Runnable examples demonstrating mosaik's core primitives.

Bootstrap Node

bootstrap.rs — a ready-to-use bootstrap node for any mosaik network.

A bootstrap node is the initial point of contact that allows other peers to join and discover each other on the network. It runs as a long-lived process and can be deployed as-is without modification.

Features demonstrated:

  • Creating a Network with a stable identity using a secret key
  • Configuring peer discovery with tags and bootstrap peers

Running

cargo run --example bootstrap -- --network-id=mynet --secret=mysecret

Key options:

Flag Description
--secret, -s Secret key (hex) or seed string for a stable peer ID
--network-id, -n Network ID (hex) or seed string
--peers, -p Other bootstrap peer IDs to connect to on startup
--tags, -t Discovery tags (default: bootstrap)
--no-relay Disable relay servers (node must be directly reachable)
-v / -vv Verbose / very verbose logging
--quiet, -q Suppress all output

All flags can also be set via MOSAIK_BOOTSTRAP_* environment variables.


Orderbook

orderbook/ — a distributed order-matching engine built on mosaik.

A more complete example that combines multiple mosaik primitives into a working application: a price-time priority orderbook replicated across a Raft consensus group, with typed streams for order submission and fill dissemination.

Features demonstrated:

  • Streams — typed pub/sub channels for disseminating Order and Fill events between nodes
  • Groups — a Raft consensus group running an OrderBook state machine that replicates order matching across three nodes
  • State machines — implementing the StateMachine trait for deterministic command application and queries
  • Discovery — cross-discovering multiple nodes on the same network

Topology

Traders (stream producers) → OrderBook Group (Raft RSM) → Fill stream (consumers)
  1. Trader nodes publish Order events onto a typed stream
  2. Matcher nodes (3-node Raft group) consume orders, match them through consensus, and produce Fill events
  3. Downstream consumers receive fill notifications via a separate typed stream

Running

cargo run -p orderbook

The example spins up 5 in-process nodes (3 matchers + 2 traders), submits a handful of orders on the ETH/USDC pair, matches them through the replicated orderbook, and prints the resulting fills and top-of-book state.


Group Chat

group-chat/ — a peer-to-peer group chat room using mosaik replicated collections.
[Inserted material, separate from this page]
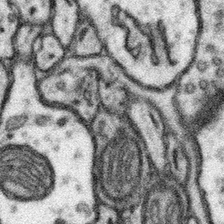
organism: Mouse
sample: Somatosensory cortex neuropil

The simplest possible networked application: each running instance is one participant. Participants in the same room automatically discover each other — no server, no configuration.

Features demonstrated:

  • CollectionsMap<String, UserInfo> for the live participant registry; Vec<Message> for the append-only chat log
  • Intent-addressed storesunique_id!() derives a stable StoreId from a string so every node converges on the same collection without prior coordination
  • when().online() — waits until the node has joined both collection groups and caught up with existing state before showing history or accepting input

Running

Start two or more instances in separate terminals:

cargo run -p group-chat -- --nickname Alice
cargo run -p group-chat -- --nickname Bob --color 33
cargo run -p group-chat -- --nickname Charlie --color 34

Key options:

Flag Description
--nickname, -n Your display name (default: anon)
--color, -c ANSI color code for your messages (31–36, default: 32 = green)
--room, -r Room name — anyone with the same name joins the same chat (default: lobby)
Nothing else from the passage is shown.